- Born: March 1958 (age 68)
- Awards: (1998) Royal Society Darwin Medal, with Michael D. Gale; (2018) Rank Prize for Nutrition, with Professor J. K. Edwards; (2024) Fellow of the Royal Society;
- Scientific career
- Fields: Plant Science, Biology
- Institutions: Plant Breeding Institute; John Innes Centre;
- Website: https://www.jic.ac.uk/people/graham-moore/

= Graham Moore (scientist) =

British scientist

Professor Graham Moore (born March 1958) is a British scientist, an internationally recognised researcher. He was the Director of the John Innes Centre, Norwich from 2022 to 2025. Most of his research has focused on understanding cereal genetics.

Professor Moore developed the pioneering concept of cereal ‘Synteny’, for which he was awarded the Royal Society Darwin Medal in 1998. His research provides an understanding of the control of pairing and crossover between related chromosomes in wheat and enables genes from wild relatives to be incorporated into the wheat genome.
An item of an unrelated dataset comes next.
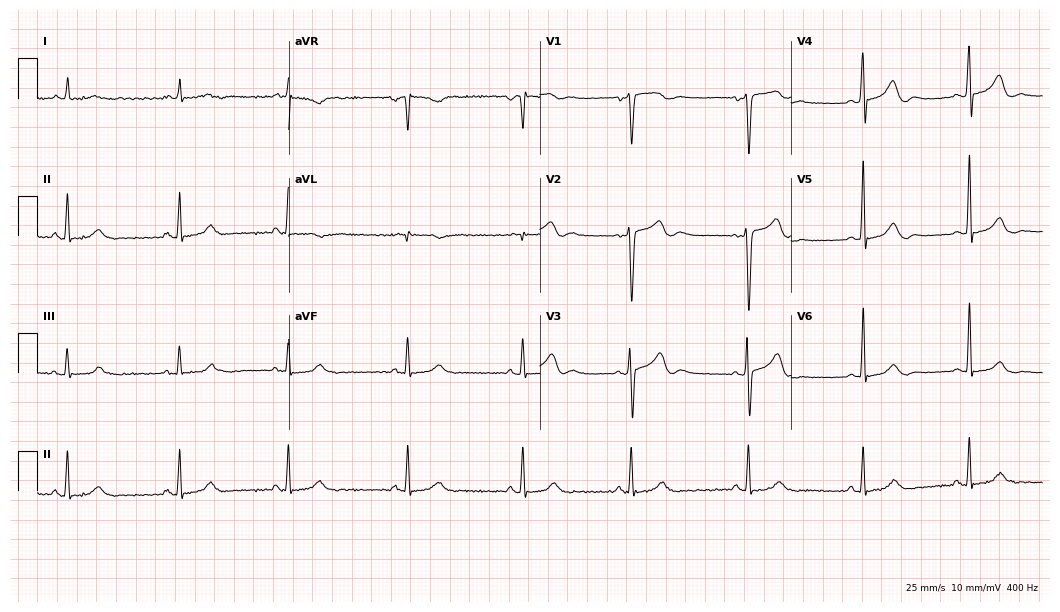
12-lead ECG from a 45-year-old female (10.2-second recording at 400 Hz). No first-degree AV block, right bundle branch block, left bundle branch block, sinus bradycardia, atrial fibrillation or sinus tachycardia recorded for this tracing. Only these six findings were labelled.

His research aims to understand the genes involved in the temperature sensitivity of meiosis. In 2021 Professor Moore's research group characterised the gene, ZIP4, which has profound effects on the production of seeds in wheat. Professor Moore’s group took advantage of new wheat research technology to explain genetic elements.
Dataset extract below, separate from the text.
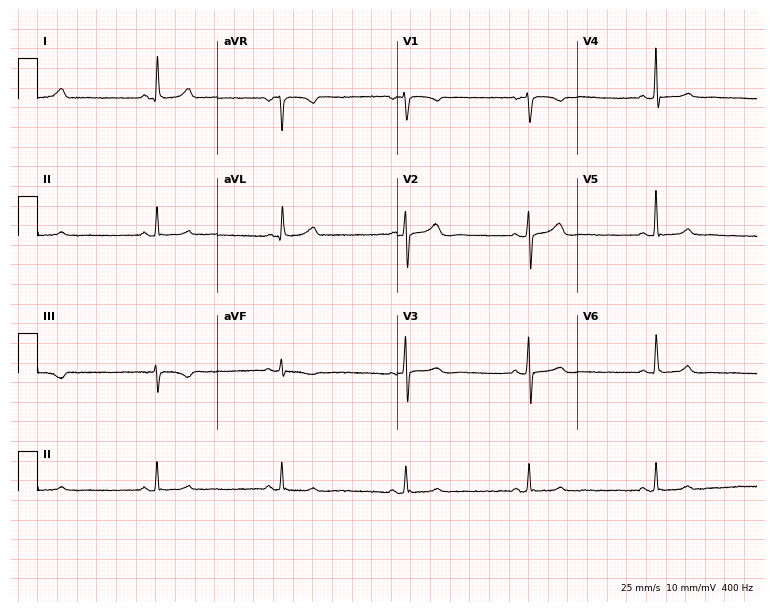
12-lead ECG from a 50-year-old woman. Shows sinus bradycardia (a sinus rate of 50 beats per minute or less).

He is internationally recognised for his work, and in 2018 he was jointly awarded the Rank Prize for Nutrition for his contribution to pioneering research which enabled plant breeders to exploit genomics to develop improved wheat cultivars.

He coordinated the BBSRC-funded cross-institutional wheat programme, Designing Future Wheat, involving eight UK institutions from 2017 to 2023.

== Awards ==

- 1998 − The Royal Society Darwin Medal, jointly with Professor Michael Denis Gale.
- 2018 − Rank Prize for Nutrition, jointly with Professor Keith Edwards.
- 2024 – Elected Fellow of the Royal Society

== Works ==

- Cereal genome evolution: grasses, line up and form a circle. Graham Moore, KM Devos, Z Wang, MD Gale, 1995/7/1.